Assigned task: The answer must consist solely of the lines from the line with "5.5 | 40.723 |" to the final line of the data below, reproduced exactly, pictures omitted.

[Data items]
+ + + +
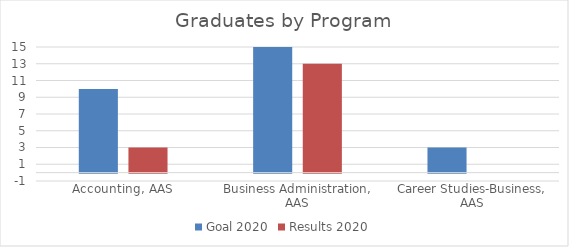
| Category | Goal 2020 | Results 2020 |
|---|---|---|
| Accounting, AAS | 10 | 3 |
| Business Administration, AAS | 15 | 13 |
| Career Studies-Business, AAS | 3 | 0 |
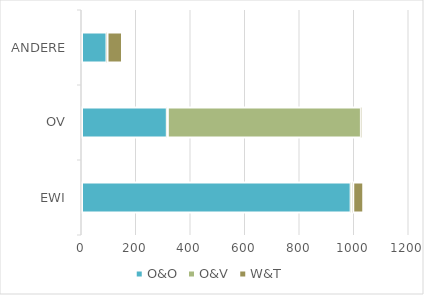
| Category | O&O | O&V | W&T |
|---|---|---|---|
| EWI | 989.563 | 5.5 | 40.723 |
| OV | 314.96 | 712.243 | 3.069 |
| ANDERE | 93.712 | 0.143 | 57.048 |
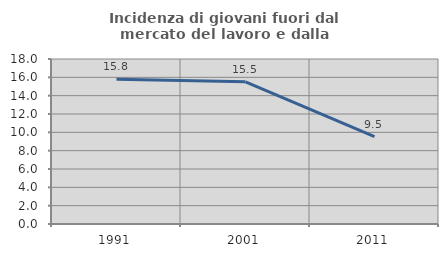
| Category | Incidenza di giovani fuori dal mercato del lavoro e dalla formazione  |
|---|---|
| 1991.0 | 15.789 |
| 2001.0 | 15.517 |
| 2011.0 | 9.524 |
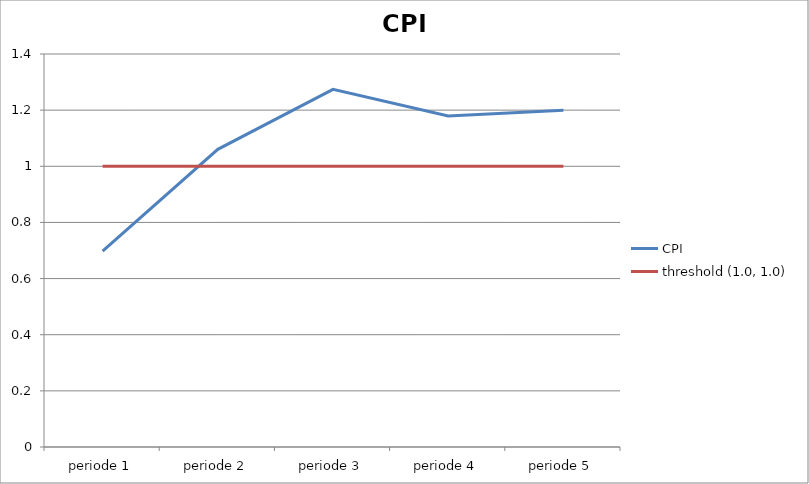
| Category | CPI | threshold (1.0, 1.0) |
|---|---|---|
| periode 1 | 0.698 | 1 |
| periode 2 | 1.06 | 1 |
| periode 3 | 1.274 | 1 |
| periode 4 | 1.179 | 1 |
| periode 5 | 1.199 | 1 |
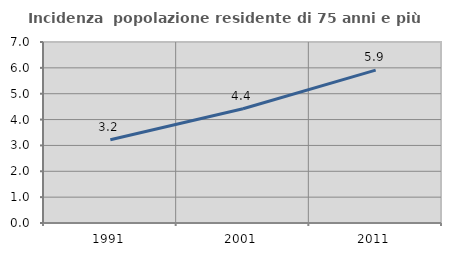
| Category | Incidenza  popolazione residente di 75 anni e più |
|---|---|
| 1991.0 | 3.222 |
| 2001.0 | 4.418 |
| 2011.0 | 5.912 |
+ + + +
Result of the exercise:
| EWI | 989.563 | 5.5 | 40.723 |
| OV | 314.96 | 712.243 | 3.069 |
| ANDERE | 93.712 | 0.143 | 57.048 |
| Category | Incidenza di giovani fuori dal mercato del lavoro e dalla formazione  |
|---|---|
| 1991.0 | 15.789 |
| 2001.0 | 15.517 |
| 2011.0 | 9.524 |
| Category | CPI | threshold (1.0, 1.0) |
|---|---|---|
| periode 1 | 0.698 | 1 |
| periode 2 | 1.06 | 1 |
| periode 3 | 1.274 | 1 |
| periode 4 | 1.179 | 1 |
| periode 5 | 1.199 | 1 |
| Category | Incidenza  popolazione residente di 75 anni e più |
|---|---|
| 1991.0 | 3.222 |
| 2001.0 | 4.418 |
| 2011.0 | 5.912 |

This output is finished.